Initially as her system cooled enough for her body to be capable of stillness the fire in her system would show up in her emotions and self/impulse control (or rather lack there of). Eventually even her emotions and self control were nice and reliable. She was able to reduce many of her supplements and herbs.

By spring the qi change was a minor flare and by late spring she was doing so well her parents decided to let her have a break from regular treatments and go to as needed so she could feel normal for a while. She did great! She was tic free all summer and went a solid 6 months between treatments.

Gradually by the end of summer and beginning of fall she had built back up enough heat to start having trouble with impulse control.

A few weeks ago she started having a little eye rolling and throat clearing. We started doing treatments again but with just acupuncture and gua sha and it has made an immediate difference.

Our plan is to do a few weeks of intensive treatments and then set up occasional maintenance. It's been less than 2 years since I first met her and she is well on her way to being balanced. As I told her mother, we can get her to the point where her system is neutral but what's more is we can teach her what her warning signs are as far as her system heating up so that she can get it cooled back down long before it gets all the way back to boiling.

I'm very happy with her case. She is not yet all the way to where I want her but she is well on the way and what's more is that she has the tools, support, and self awareness to get her there and now the quality of life to be comfortable on that journey.

A couple notes, every case of TS I've seen thus far has had the characteristic of extreme heat (the whole boiling water can't stay still phenomena), some are heart fire dominant with liver fire secondary others are liver fire dominant with heart fire secondary. Each has its own particularities but so far they all have the extreme heat.

The full Chinese diagnosis I gave for the case above is:

  1. Heart fire igniting liver fire

  2. Extreme yin xu predominantly of the kidney, heart, and liver

  3. Underlying spleen and kidney qi xu.

I hope this case is helpful. If you would like to discuss/brainstorm on any similar cases message me.

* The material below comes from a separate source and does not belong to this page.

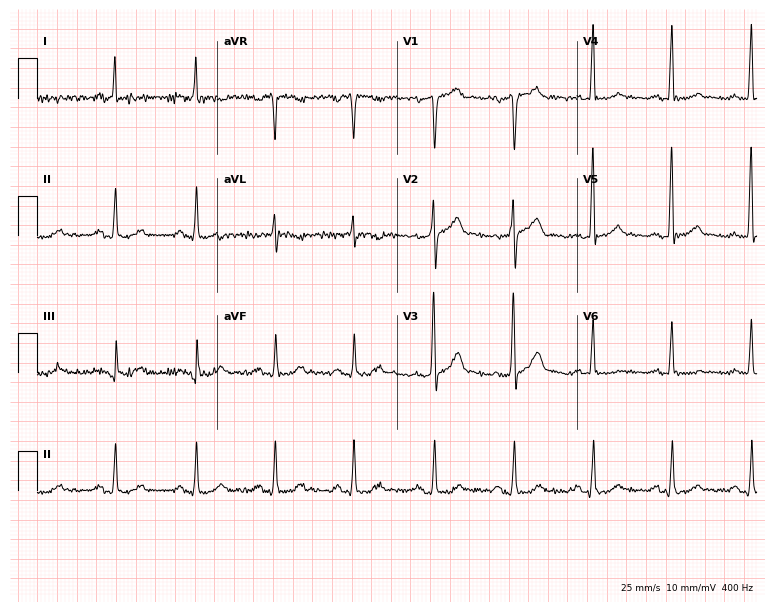
Standard 12-lead ECG recorded from a 41-year-old male patient. Read as a normal ECG.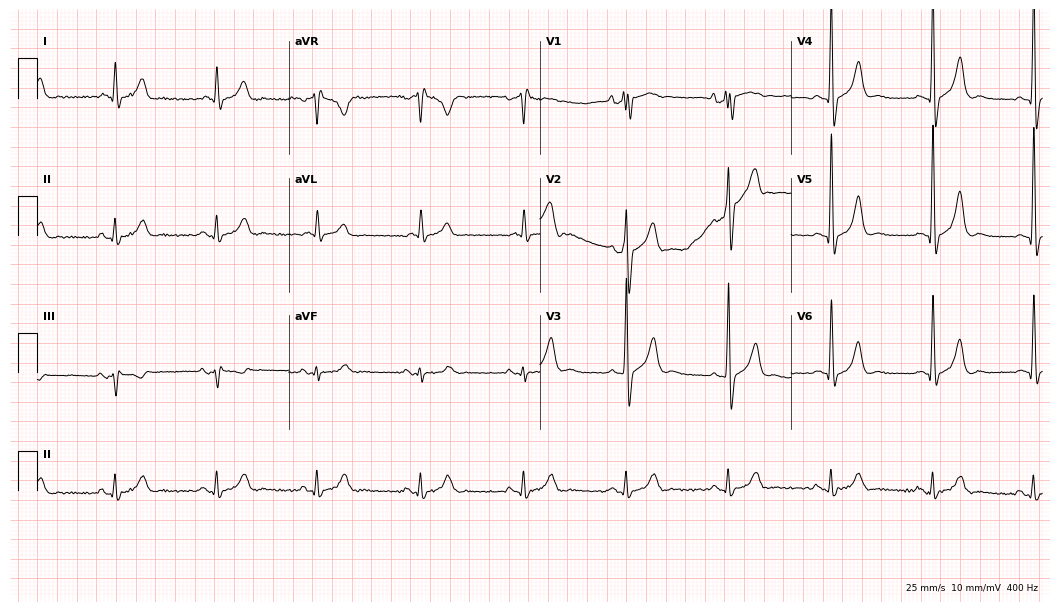
ECG (10.2-second recording at 400 Hz) — a 58-year-old male patient. Screened for six findings — first-degree AV block, right bundle branch block (RBBB), left bundle branch block (LBBB), sinus bradycardia, atrial fibrillation (AF), sinus tachycardia — none is recorded.

Someday I think it would be nice to do a study on treating TS with Chinese medicine. It's a condition that makes sense to us because of how we diagnose, but remains mysterious to Western medicine as they don't yet have the concepts of constitutional heat.

I've explained it to receptive Western medical practitioners as being kinda like a febrile convulsion on slow mo. Imagine that instead of the concentrated heat of a fever causing the concentrated movement of a convulsion, TS is like stretching the heat out until it becomes undetectable as heat to a thermometer and the convulsions slow down to tics.

Thank you to my patient and her parents for giving me permission to share her case and to my colleague for the referral in the first place as well as the awesome tandem work. I love integrative medicine!